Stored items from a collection
_____
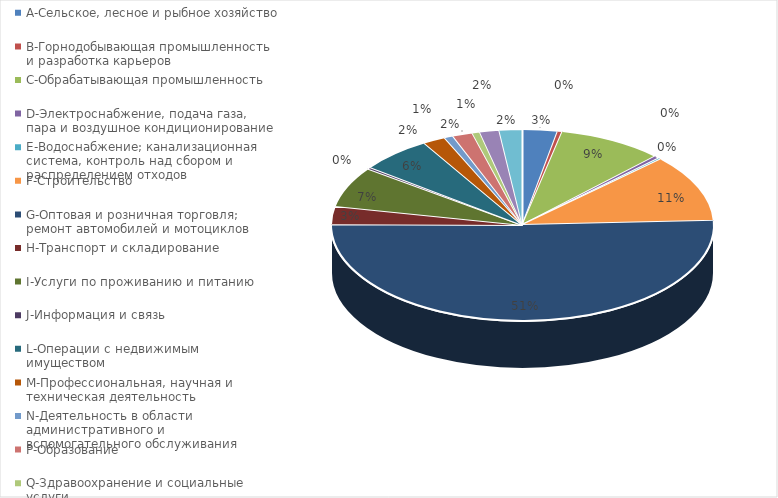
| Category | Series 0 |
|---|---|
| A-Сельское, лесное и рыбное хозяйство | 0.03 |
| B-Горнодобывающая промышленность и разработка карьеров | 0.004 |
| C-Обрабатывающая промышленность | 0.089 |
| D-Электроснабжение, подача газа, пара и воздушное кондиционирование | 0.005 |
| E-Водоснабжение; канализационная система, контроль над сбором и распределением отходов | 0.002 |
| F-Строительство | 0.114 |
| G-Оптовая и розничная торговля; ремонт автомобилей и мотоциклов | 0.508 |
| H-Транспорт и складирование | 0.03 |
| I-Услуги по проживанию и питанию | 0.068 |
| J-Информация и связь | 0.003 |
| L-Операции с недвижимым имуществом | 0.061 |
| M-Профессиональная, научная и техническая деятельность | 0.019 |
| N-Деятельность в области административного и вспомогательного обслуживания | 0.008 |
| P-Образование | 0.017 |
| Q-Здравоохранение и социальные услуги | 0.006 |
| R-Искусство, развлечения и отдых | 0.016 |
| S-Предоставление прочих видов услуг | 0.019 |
_____
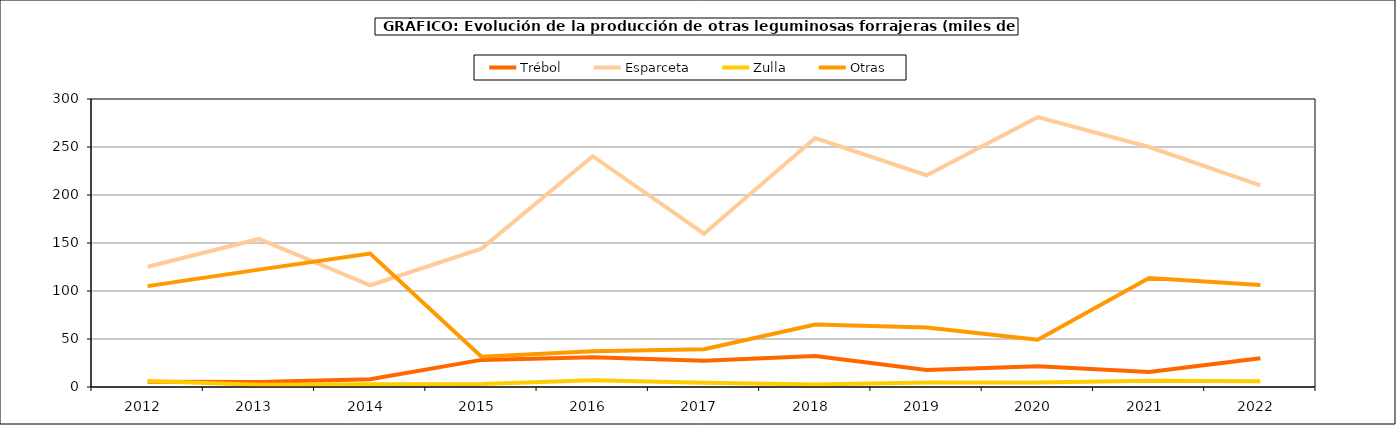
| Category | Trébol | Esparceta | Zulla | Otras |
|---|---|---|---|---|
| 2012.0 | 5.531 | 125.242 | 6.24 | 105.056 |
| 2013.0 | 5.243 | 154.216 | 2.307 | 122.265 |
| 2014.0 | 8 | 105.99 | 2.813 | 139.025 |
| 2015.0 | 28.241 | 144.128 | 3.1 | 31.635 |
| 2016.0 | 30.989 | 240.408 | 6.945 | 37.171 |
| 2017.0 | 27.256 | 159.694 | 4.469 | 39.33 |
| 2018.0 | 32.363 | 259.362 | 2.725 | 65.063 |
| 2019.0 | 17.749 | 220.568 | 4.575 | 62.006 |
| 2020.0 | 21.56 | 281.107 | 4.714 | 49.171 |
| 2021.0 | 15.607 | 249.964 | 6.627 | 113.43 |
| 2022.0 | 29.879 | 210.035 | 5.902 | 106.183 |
_____
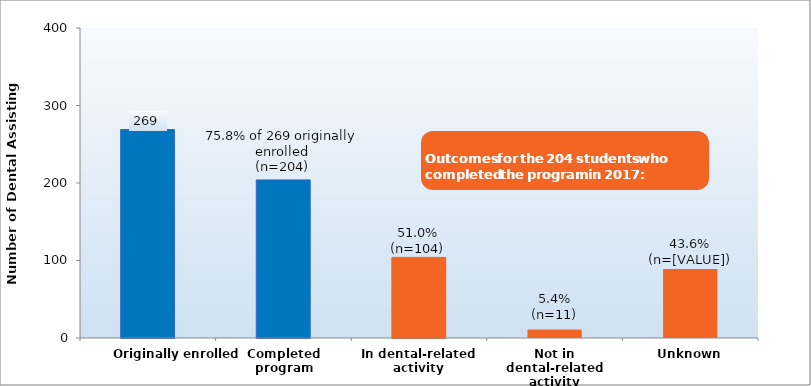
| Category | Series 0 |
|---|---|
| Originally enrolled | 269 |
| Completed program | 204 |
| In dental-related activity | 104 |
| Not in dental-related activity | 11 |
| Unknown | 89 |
_____
Set down exactly the lines of the data above, beginning with the line that has "Zulla | Otras |" and ending with the line that has "5.902 | 106.183 |", and no others.

Answer space:
| Category | Trébol | Esparceta | Zulla | Otras |
|---|---|---|---|---|
| 2012.0 | 5.531 | 125.242 | 6.24 | 105.056 |
| 2013.0 | 5.243 | 154.216 | 2.307 | 122.265 |
| 2014.0 | 8 | 105.99 | 2.813 | 139.025 |
| 2015.0 | 28.241 | 144.128 | 3.1 | 31.635 |
| 2016.0 | 30.989 | 240.408 | 6.945 | 37.171 |
| 2017.0 | 27.256 | 159.694 | 4.469 | 39.33 |
| 2018.0 | 32.363 | 259.362 | 2.725 | 65.063 |
| 2019.0 | 17.749 | 220.568 | 4.575 | 62.006 |
| 2020.0 | 21.56 | 281.107 | 4.714 | 49.171 |
| 2021.0 | 15.607 | 249.964 | 6.627 | 113.43 |
| 2022.0 | 29.879 | 210.035 | 5.902 | 106.183 |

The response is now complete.